[Entries taken from a collection]
◆ ◆ ◆ ◆ ◆ ◆ ◆

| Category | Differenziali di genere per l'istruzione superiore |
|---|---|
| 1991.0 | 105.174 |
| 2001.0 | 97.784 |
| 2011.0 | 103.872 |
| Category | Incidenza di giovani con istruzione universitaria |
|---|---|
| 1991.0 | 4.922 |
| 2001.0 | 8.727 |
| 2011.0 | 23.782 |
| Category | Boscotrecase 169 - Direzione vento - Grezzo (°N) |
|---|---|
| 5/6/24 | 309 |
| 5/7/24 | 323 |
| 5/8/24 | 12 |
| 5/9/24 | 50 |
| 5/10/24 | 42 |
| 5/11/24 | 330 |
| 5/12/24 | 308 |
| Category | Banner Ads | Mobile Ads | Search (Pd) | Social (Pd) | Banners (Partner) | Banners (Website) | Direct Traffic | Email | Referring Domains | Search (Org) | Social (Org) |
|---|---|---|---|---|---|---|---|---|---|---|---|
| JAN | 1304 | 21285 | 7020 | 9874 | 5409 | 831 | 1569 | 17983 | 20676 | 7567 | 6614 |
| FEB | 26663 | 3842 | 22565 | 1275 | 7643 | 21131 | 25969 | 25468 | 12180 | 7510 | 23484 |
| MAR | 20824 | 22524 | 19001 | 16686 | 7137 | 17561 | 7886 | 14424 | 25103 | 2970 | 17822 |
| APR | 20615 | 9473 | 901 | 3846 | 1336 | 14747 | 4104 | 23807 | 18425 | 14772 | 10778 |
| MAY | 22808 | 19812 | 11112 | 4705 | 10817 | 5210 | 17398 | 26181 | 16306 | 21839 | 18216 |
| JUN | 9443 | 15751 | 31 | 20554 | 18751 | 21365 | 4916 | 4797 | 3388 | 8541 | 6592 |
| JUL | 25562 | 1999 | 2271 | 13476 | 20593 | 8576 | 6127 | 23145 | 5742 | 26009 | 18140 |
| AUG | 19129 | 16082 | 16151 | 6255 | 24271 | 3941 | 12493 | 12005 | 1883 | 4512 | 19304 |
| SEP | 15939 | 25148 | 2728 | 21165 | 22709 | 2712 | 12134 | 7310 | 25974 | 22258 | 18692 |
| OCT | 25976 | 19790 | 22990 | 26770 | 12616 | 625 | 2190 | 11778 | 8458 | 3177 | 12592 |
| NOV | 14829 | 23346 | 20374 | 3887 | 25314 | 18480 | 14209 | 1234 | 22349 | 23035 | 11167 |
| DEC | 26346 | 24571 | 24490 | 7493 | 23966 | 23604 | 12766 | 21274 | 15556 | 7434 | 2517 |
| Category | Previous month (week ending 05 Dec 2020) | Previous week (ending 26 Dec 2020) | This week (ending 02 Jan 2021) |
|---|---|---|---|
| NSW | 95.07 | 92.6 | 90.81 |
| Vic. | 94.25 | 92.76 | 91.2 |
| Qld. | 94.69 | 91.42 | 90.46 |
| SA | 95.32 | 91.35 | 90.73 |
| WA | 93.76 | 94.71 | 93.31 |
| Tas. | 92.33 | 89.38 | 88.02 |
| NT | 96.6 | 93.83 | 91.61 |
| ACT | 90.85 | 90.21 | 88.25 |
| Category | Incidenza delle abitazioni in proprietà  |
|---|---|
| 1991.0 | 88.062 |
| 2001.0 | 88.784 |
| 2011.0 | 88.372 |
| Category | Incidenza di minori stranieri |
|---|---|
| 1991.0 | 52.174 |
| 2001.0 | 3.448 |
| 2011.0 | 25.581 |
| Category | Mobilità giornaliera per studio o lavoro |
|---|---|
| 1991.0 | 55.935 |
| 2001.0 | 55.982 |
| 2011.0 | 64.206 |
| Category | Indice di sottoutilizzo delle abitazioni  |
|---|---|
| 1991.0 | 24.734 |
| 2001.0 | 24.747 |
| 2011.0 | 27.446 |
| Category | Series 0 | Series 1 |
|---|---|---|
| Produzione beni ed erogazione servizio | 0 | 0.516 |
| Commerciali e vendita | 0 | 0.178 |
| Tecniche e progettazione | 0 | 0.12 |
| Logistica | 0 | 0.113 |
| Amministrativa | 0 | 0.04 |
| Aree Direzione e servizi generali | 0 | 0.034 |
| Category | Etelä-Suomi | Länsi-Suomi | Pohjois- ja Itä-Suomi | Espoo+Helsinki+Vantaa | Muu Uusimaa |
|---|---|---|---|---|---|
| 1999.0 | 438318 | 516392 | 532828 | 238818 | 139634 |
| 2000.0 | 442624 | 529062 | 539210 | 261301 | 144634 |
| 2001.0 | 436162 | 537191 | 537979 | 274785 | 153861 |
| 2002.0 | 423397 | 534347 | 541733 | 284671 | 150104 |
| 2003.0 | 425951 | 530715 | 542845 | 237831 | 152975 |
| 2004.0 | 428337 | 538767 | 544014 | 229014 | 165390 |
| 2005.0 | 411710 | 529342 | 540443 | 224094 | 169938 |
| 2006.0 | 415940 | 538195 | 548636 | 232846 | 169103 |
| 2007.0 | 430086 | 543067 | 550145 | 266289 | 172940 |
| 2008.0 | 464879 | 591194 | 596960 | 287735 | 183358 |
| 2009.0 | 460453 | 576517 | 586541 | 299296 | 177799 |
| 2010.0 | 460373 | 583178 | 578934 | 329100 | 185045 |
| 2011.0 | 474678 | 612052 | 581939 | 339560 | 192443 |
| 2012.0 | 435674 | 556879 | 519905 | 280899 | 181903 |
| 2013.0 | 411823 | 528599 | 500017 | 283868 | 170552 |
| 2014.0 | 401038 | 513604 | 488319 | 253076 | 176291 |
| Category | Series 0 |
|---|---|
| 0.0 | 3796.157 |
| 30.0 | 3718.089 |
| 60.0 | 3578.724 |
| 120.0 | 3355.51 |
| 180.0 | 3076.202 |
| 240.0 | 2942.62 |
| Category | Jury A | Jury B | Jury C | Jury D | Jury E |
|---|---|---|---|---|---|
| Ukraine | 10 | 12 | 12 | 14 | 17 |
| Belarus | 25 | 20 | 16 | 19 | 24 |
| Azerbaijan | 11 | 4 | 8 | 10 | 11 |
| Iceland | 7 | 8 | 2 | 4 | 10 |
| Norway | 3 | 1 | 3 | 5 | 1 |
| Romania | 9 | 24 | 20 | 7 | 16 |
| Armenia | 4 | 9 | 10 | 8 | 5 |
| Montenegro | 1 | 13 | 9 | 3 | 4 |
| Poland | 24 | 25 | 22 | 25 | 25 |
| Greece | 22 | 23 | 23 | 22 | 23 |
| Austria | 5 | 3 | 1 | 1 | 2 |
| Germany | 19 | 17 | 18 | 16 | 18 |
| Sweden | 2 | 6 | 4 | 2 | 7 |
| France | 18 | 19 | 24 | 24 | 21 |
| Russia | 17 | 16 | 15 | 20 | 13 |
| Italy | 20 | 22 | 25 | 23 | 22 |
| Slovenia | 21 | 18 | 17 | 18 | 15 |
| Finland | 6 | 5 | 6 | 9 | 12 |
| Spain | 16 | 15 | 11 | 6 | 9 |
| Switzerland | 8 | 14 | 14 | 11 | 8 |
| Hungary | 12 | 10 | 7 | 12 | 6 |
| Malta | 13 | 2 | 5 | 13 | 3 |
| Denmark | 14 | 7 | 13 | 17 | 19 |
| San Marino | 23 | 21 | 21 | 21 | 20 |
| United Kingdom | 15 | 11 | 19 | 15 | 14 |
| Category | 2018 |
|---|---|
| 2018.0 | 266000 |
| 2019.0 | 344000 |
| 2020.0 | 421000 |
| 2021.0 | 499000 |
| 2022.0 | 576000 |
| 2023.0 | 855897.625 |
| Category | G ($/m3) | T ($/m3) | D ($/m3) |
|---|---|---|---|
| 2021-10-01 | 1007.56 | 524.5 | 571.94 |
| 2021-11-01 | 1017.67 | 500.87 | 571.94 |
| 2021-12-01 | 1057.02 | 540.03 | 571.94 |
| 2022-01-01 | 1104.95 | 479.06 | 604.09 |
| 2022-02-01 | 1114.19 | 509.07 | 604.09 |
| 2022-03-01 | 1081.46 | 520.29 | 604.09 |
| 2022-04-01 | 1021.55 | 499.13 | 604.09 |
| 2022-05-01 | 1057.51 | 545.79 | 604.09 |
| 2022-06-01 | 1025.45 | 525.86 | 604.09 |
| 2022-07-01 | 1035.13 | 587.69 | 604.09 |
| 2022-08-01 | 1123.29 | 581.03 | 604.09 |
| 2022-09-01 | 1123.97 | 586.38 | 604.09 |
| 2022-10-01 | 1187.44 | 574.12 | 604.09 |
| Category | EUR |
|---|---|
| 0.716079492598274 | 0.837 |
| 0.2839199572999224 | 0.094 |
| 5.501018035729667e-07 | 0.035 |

◆ ◆ ◆ ◆ ◆ ◆ ◆

## Problem statement
Once you find the line with "2011.0 | 103.872 |" above, print it and every line after it up to and including the line with "Social (Org) |", exactly as written and nothing else.

## Answer section
| 2011.0 | 103.872 |
| Category | Incidenza di giovani con istruzione universitaria |
|---|---|
| 1991.0 | 4.922 |
| 2001.0 | 8.727 |
| 2011.0 | 23.782 |
| Category | Boscotrecase 169 - Direzione vento - Grezzo (°N) |
|---|---|
| 5/6/24 | 309 |
| 5/7/24 | 323 |
| 5/8/24 | 12 |
| 5/9/24 | 50 |
| 5/10/24 | 42 |
| 5/11/24 | 330 |
| 5/12/24 | 308 |
| Category | Banner Ads | Mobile Ads | Search (Pd) | Social (Pd) | Banners (Partner) | Banners (Website) | Direct Traffic | Email | Referring Domains | Search (Org) | Social (Org) |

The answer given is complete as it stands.